Here are some signs that may indicate your baby has separation anxiety:


  • Interrupted sleep: Babies with separation anxiety often wake up more frequently during the night and cry out for you, even if they previously slept through the night. This developmental change, occurring roughly between nine to 18 months, means they need more reassurance, especially at night. Your baby might also struggle to fall asleep despite following her usual bedtime routine.
  • Early morning wake-ups: Separation anxiety can cause your baby to wake up early and struggle to go back to sleep unless she’s with you. While exhausting, this behaviour signifies a strong attachment to you, indicating that your child is on the path to becoming confident and independent.
  • Distress when left with others: Dropping your baby off at the childminder or nursery might become difficult, even if she was previously fine with it. She may also be reluctant to go to others, including her dad. Upset when left alone: Your baby might start crying as soon as you step away, even for a minute.
  • Reluctance to play alone: If your baby suddenly loses interest in her favourite toys, it could be a sign of anxiety. She might want you to play with her more often, which, though time-consuming, helps reassure her that you’re not going anywhere.
  • Extreme crying: All babies and children cry, but separation anxiety can make them more emotional than usual. Although it’s tough to see your child cry, this phase is temporary.
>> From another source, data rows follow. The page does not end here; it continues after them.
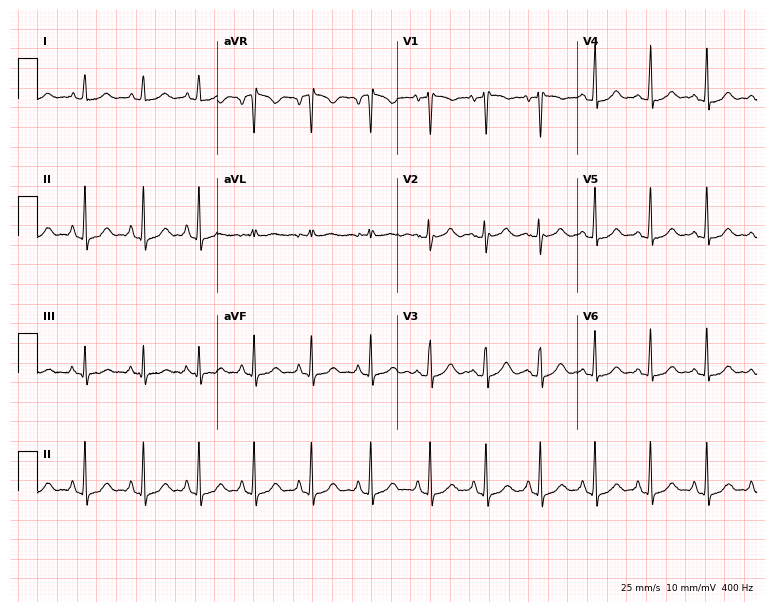
Resting 12-lead electrocardiogram. Patient: a female, 26 years old. Read as a normal ECG.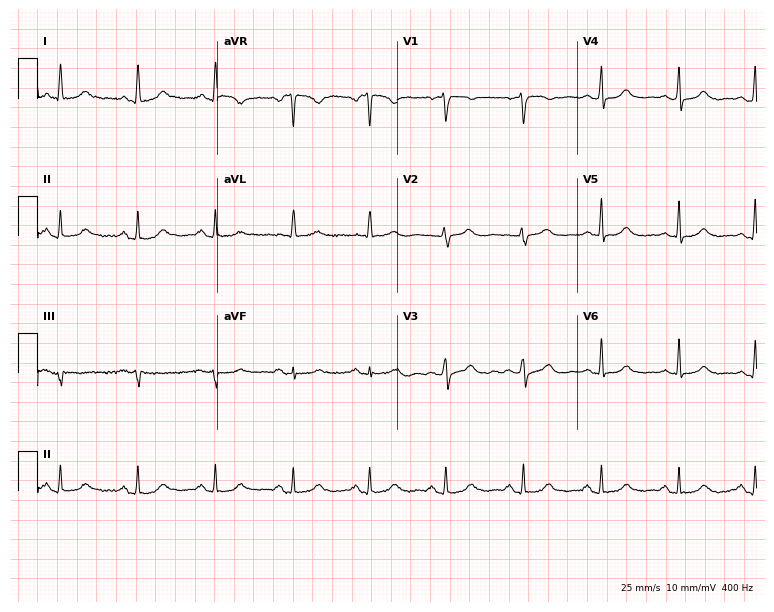
Standard 12-lead ECG recorded from a 76-year-old woman (7.3-second recording at 400 Hz). None of these six findings is recorded: first-degree AV block, right bundle branch block, left bundle branch block, sinus bradycardia, atrial fibrillation, sinus tachycardia.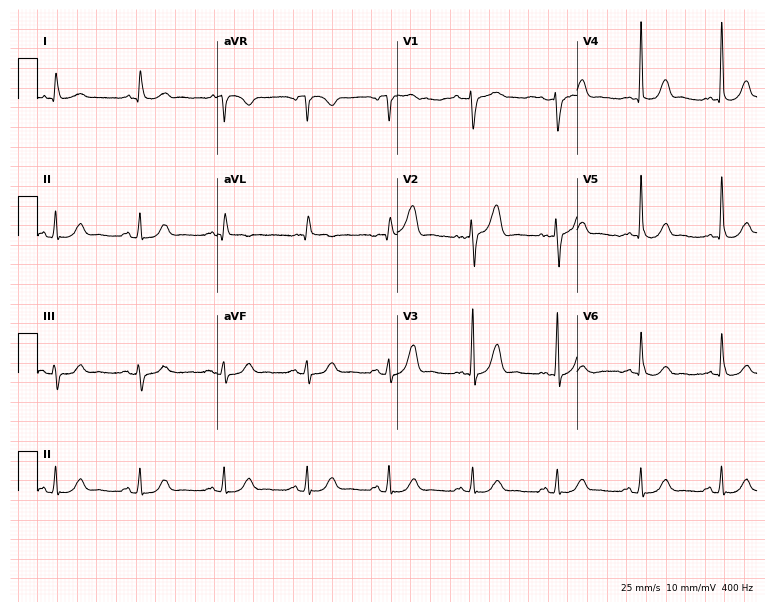
Resting 12-lead electrocardiogram (7.3-second recording at 400 Hz). Patient: a 70-year-old male. None of these six findings is recorded: first-degree AV block, right bundle branch block (RBBB), left bundle branch block (LBBB), sinus bradycardia, atrial fibrillation (AF), sinus tachycardia. Findings outside these six are not listed.

So, what can you do to help your baby overcome separation anxiety as easily as possible?

Here are some tips to deal with separation anxiety in small children.


  • Establish a Consistent Routine


Maintaining a regular daily routine to provide a sense of security and predictability for your baby. Implement calming bedtime rituals such as a warm bath, gentle lullabies, or reading a favourite book to ease the transition to sleep.
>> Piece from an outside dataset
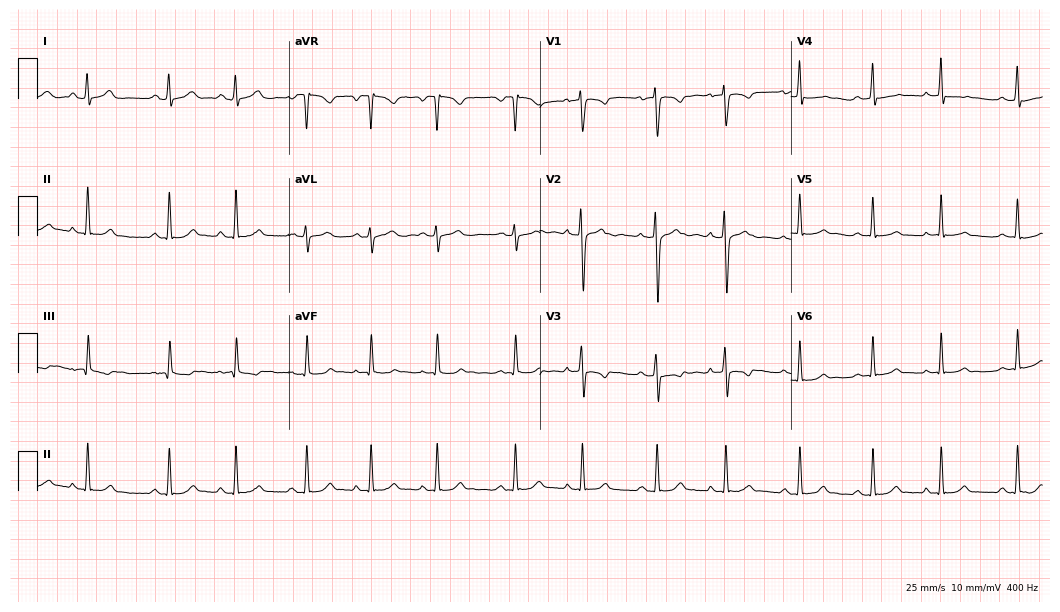
12-lead ECG from a 20-year-old woman. Labelled as a normal ECG.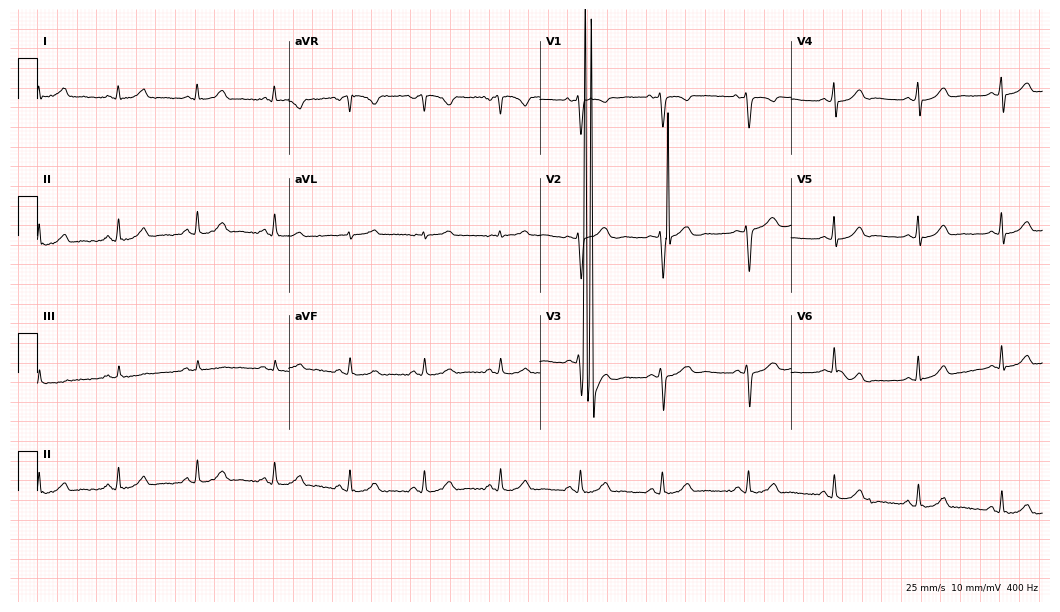
Standard 12-lead ECG recorded from a 34-year-old female patient (10.2-second recording at 400 Hz). None of these six findings is recorded: first-degree AV block, right bundle branch block, left bundle branch block, sinus bradycardia, atrial fibrillation, sinus tachycardia.

  • Practice Short Separations


Start with short separations and gradually increase the time you spend apart to help your baby get used to being away from you. Also, when leaving your little one, keep your goodbyes short and positive, avoiding long, emotional farewells. It’s also crucially important to always say goodbye to your baby instead of sneaking away when they’re not looking. This helps build trust and reduces anxiety in the long run.


  • Use Comfort Objects

Introduce a comforting object that your baby can hold onto when you’re not around can provide reassurance and a sense of security. You can also leave an item of clothing or a blanket that smells like you to help your baby feel your presence even when you’re not there.


  • Create a Safe Environment


Always ensure that the environment where you leave your baby is familiar and comfortable, with some of their favourite toys and objects around. Leave your baby with caregivers they know and trust to help ease their anxiety.


  • Stay Calm and Positive


Babies pick up on their parents’ emotions, so try to stay calm and positive during separations to help your baby feel more at ease. Support your baby’s independence with praise and encouragement when they manage short periods of separation without distress.

  • Reassure and Return


If your baby wakes up crying in the night, go in to offer brief reassurance without making a fuss. Check on them calmly and then leave. Always return when you say you will, which helps build your baby’s trust and confidence that you’ll come back.


  • Play Peekaboo


Engage in games like this will help your baby understand that people come back after leaving, making separations less scary.


By incorporating these strategies, you can help your baby navigate separation anxiety more smoothly, fostering a sense of security and independence over time. Finally, always remember that separation anxiety is a normal developmental stage and will naturally get easier within a few months. If you need additional support, however, make sure you consult your health visitor.